(Stored dataset items)
☆ ☆ ☆ ☆ ☆
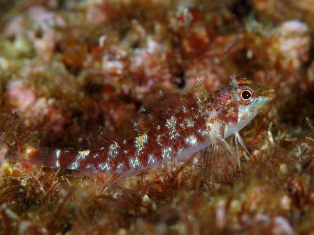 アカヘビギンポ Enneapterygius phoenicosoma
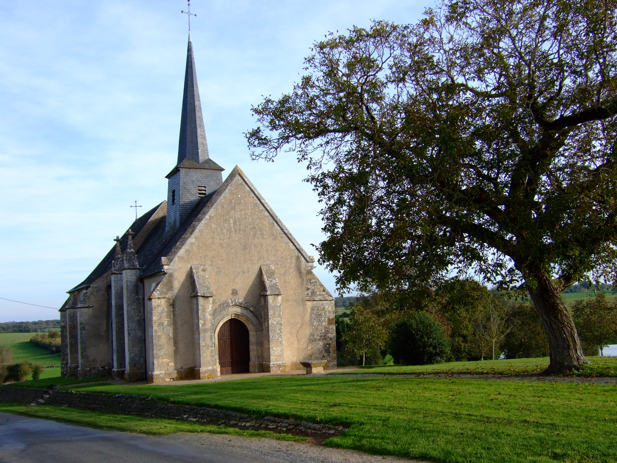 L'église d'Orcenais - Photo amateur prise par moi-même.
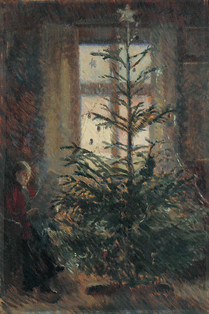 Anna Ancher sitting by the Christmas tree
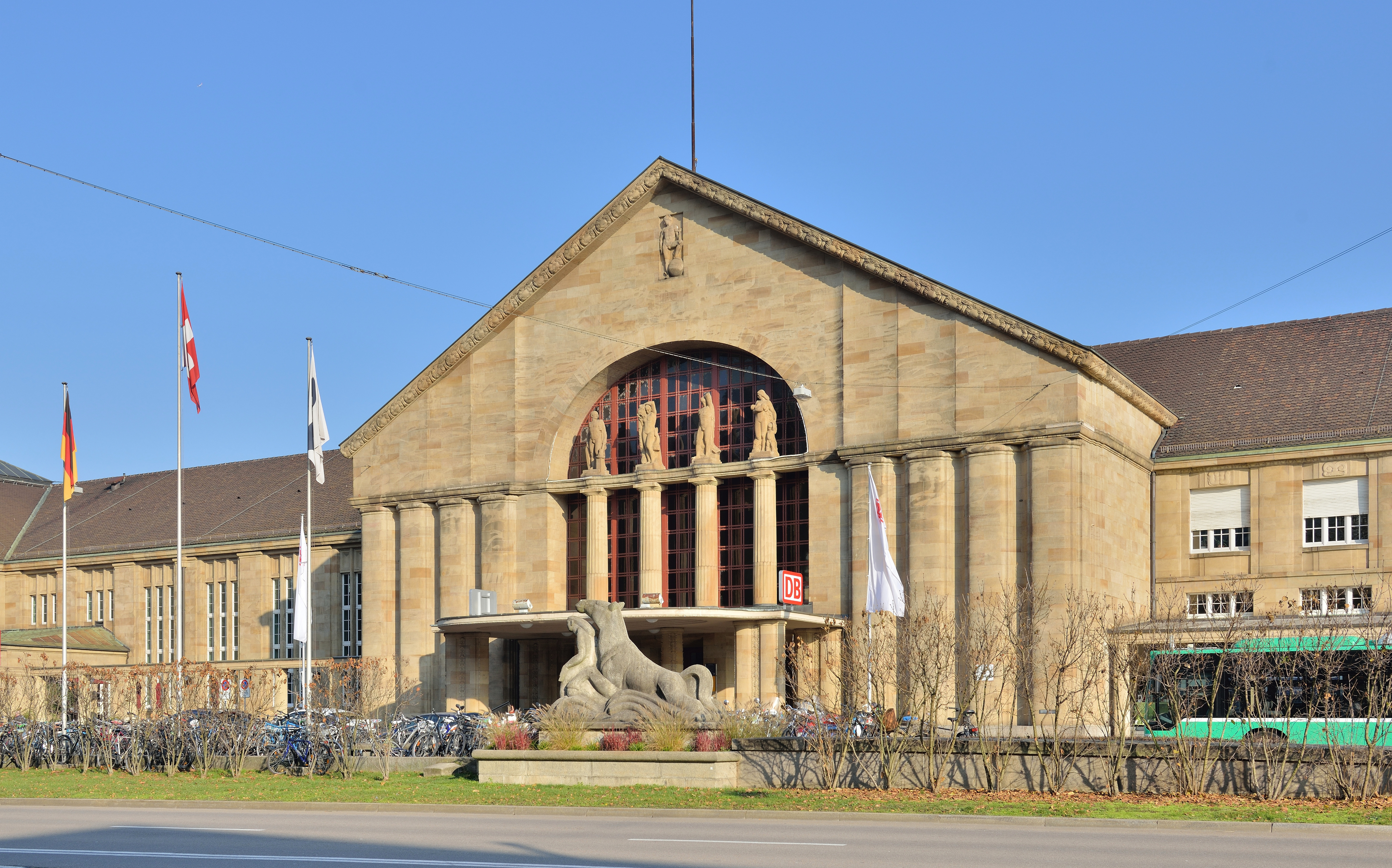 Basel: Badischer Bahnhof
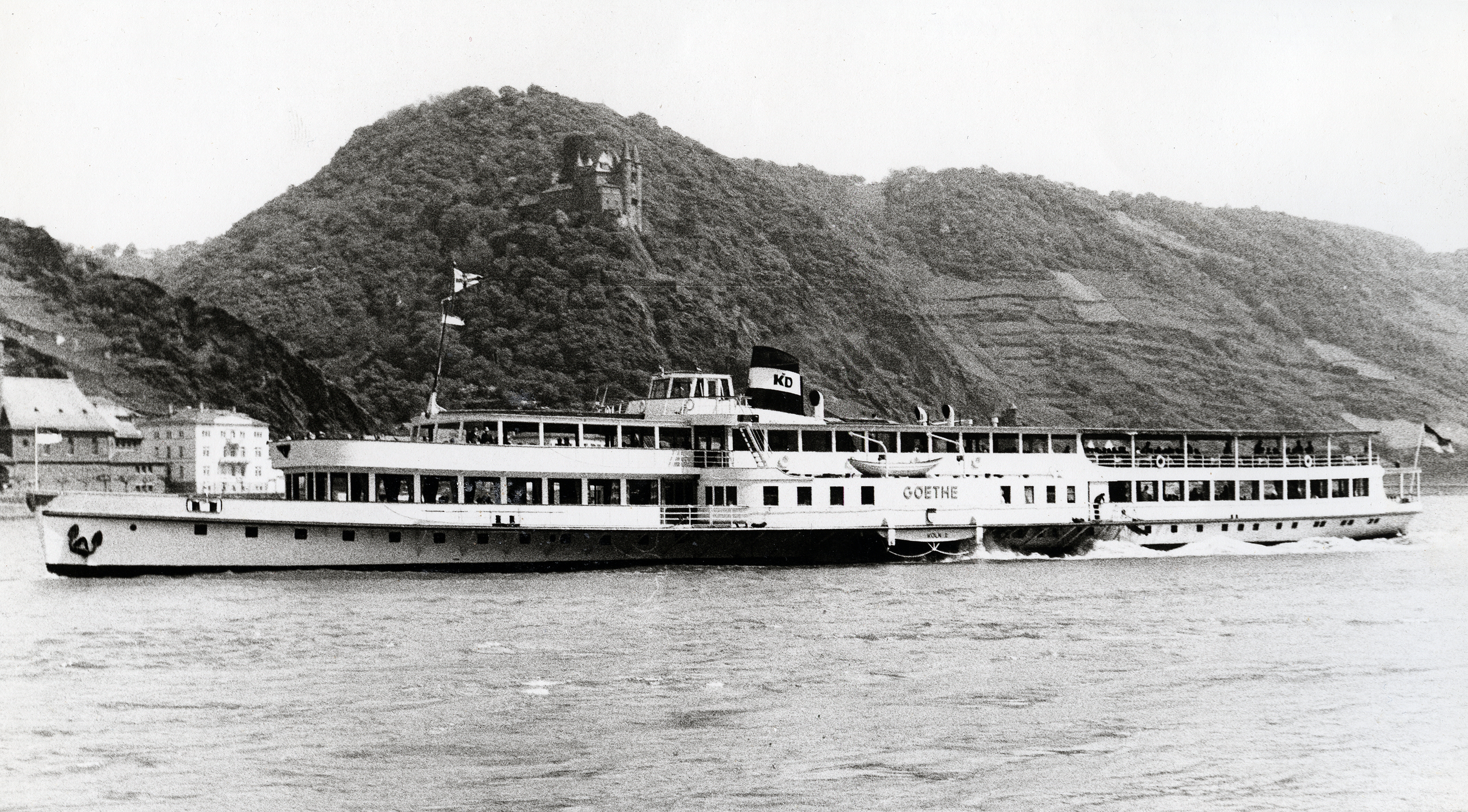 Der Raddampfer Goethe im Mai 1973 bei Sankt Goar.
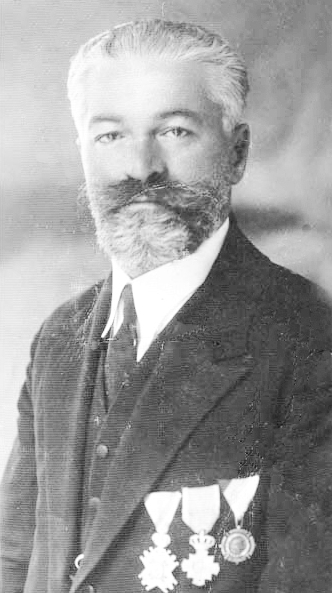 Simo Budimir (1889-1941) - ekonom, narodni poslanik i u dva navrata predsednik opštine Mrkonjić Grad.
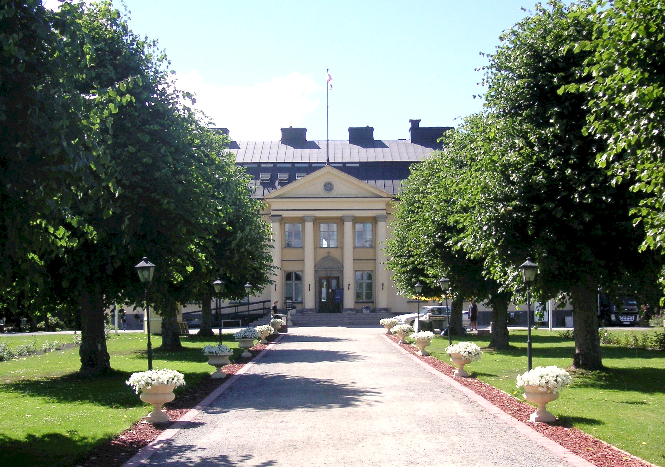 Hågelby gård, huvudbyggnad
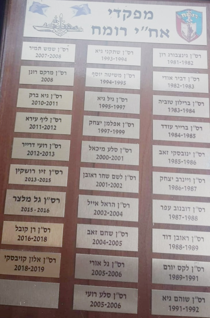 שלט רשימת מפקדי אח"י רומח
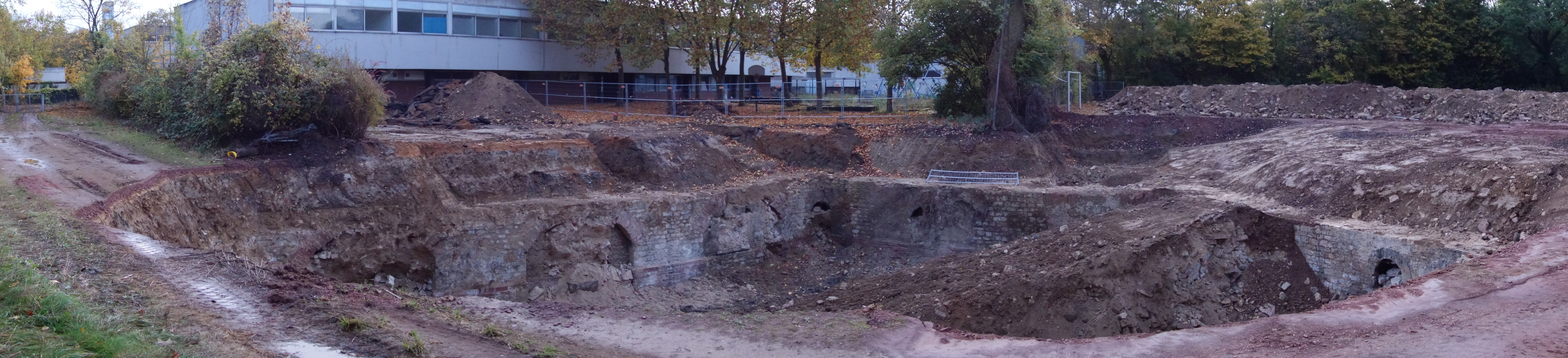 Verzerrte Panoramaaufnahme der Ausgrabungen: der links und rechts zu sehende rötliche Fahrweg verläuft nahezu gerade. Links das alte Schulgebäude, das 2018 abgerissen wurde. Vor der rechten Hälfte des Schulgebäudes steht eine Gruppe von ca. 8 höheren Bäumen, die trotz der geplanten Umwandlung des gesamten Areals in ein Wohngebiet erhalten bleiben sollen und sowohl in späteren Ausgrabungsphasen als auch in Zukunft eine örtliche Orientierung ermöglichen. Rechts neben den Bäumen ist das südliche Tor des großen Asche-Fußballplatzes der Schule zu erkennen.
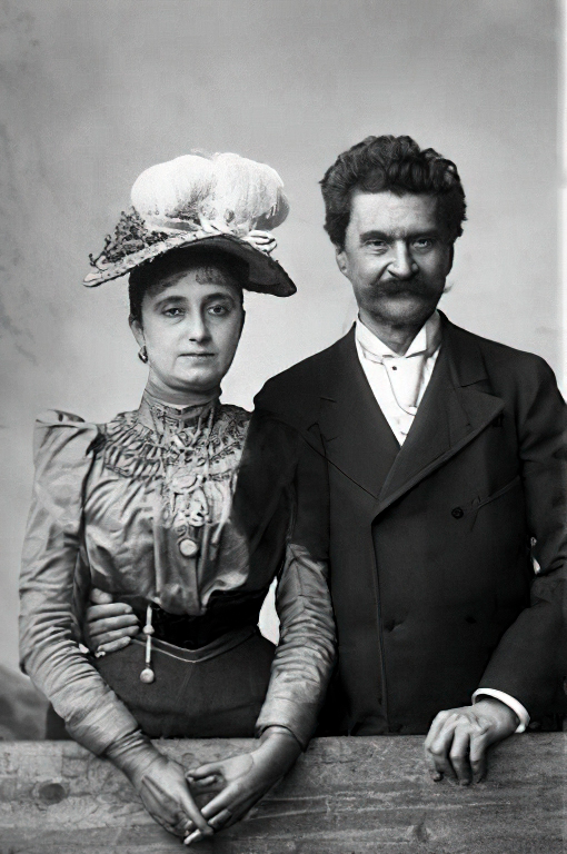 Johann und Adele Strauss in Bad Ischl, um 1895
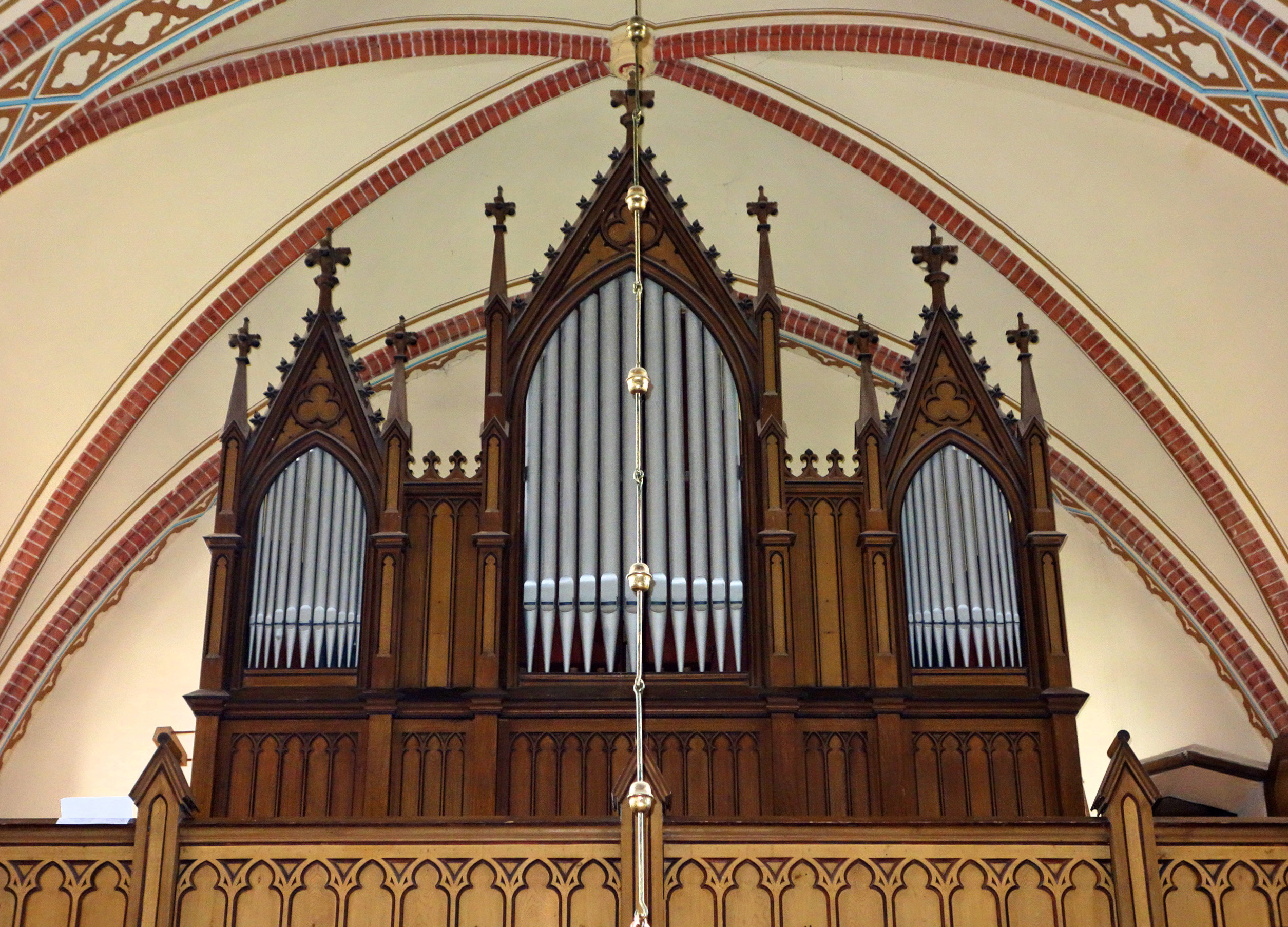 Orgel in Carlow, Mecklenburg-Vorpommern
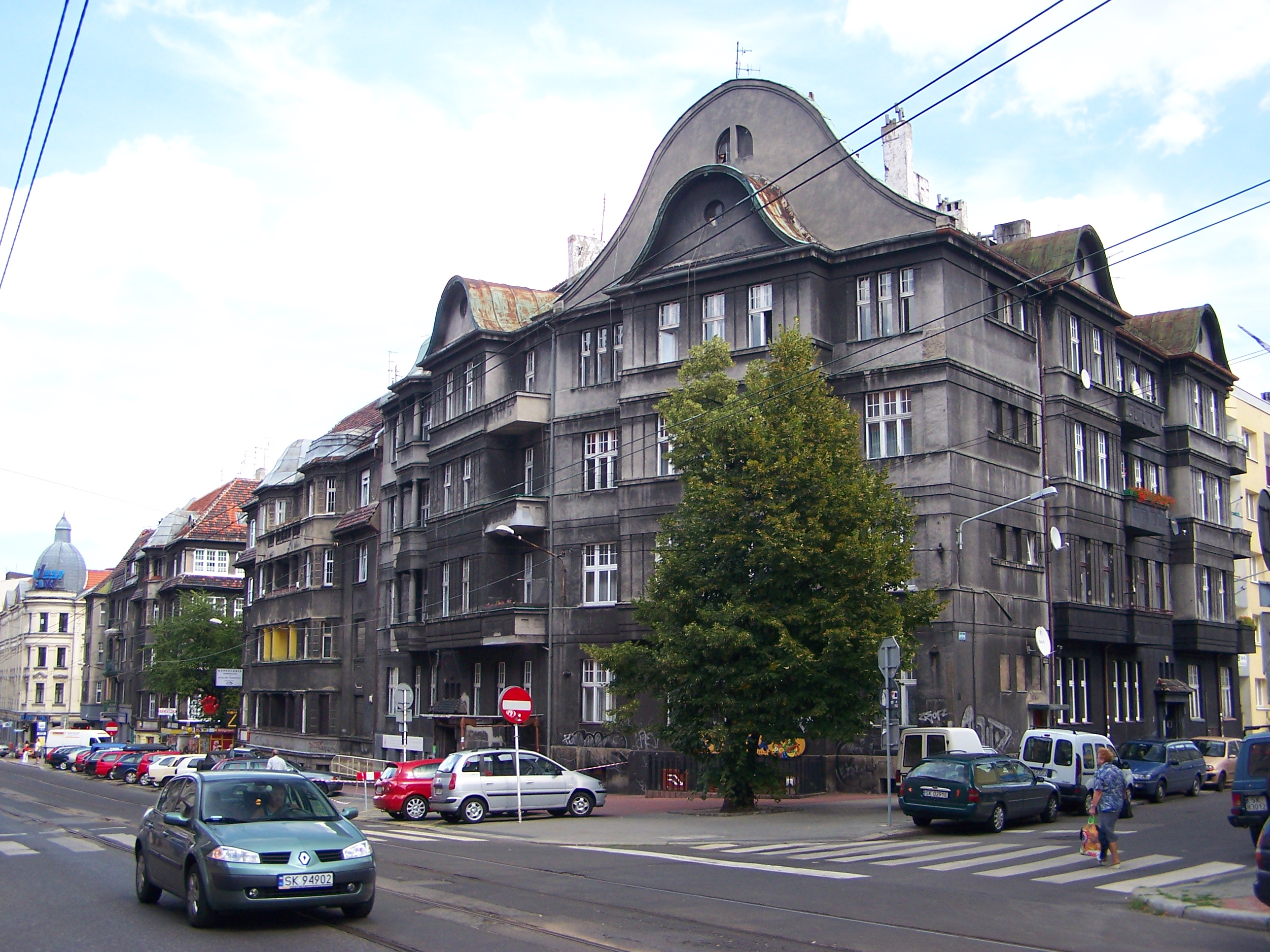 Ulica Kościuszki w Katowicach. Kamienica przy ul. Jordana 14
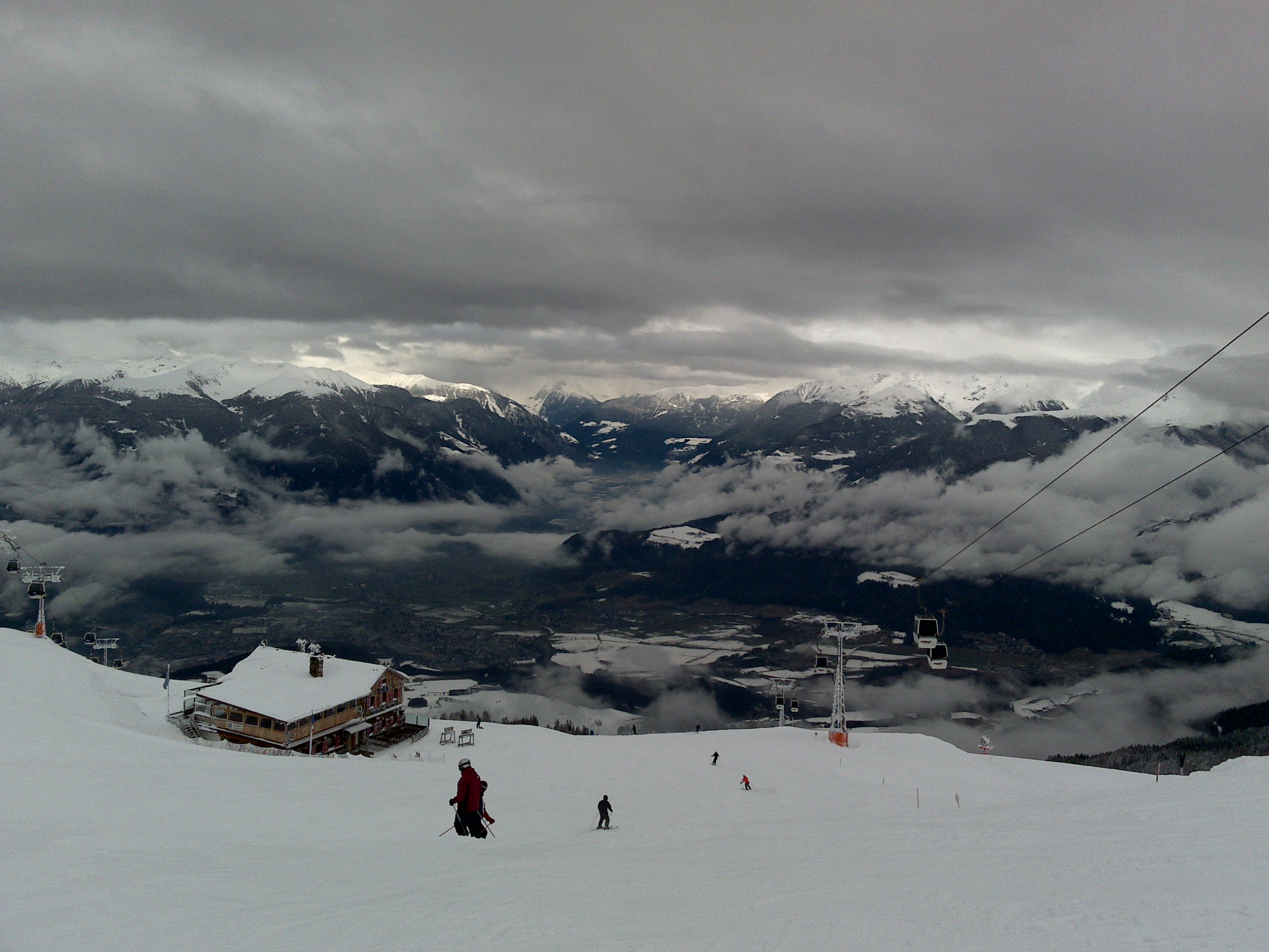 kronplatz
☆ ☆ ☆ ☆ ☆
> _YOUR ASSIGNMENT_
Return every entry word for word, but drop any pictures.

> _OUTPUT OF THE TASK_
 アカヘビギンポ Enneapterygius phoenicosoma
 L'église d'Orcenais - Photo amateur prise par moi-même.
 Anna Ancher sitting by the Christmas tree
 Basel: Badischer Bahnhof
 Der Raddampfer Goethe im Mai 1973 bei Sankt Goar.
 Simo Budimir (1889-1941) - ekonom, narodni poslanik i u dva navrata predsednik opštine Mrkonjić Grad.
 Hågelby gård, huvudbyggnad
 שלט רשימת מפקדי אח"י רומח
 Verzerrte Panoramaaufnahme der Ausgrabungen: der links und rechts zu sehende rötliche Fahrweg verläuft nahezu gerade. Links das alte Schulgebäude, das 2018 abgerissen wurde. Vor der rechten Hälfte des Schulgebäudes steht eine Gruppe von ca. 8 höheren Bäumen, die trotz der geplanten Umwandlung des gesamten Areals in ein Wohngebiet erhalten bleiben sollen und sowohl in späteren Ausgrabungsphasen als auch in Zukunft eine örtliche Orientierung ermöglichen. Rechts neben den Bäumen ist das südliche Tor des großen Asche-Fußballplatzes der Schule zu erkennen.
 Johann und Adele Strauss in Bad Ischl, um 1895
 Orgel in Carlow, Mecklenburg-Vorpommern
 Ulica Kościuszki w Katowicach. Kamienica przy ul. Jordana 14
 kronplatz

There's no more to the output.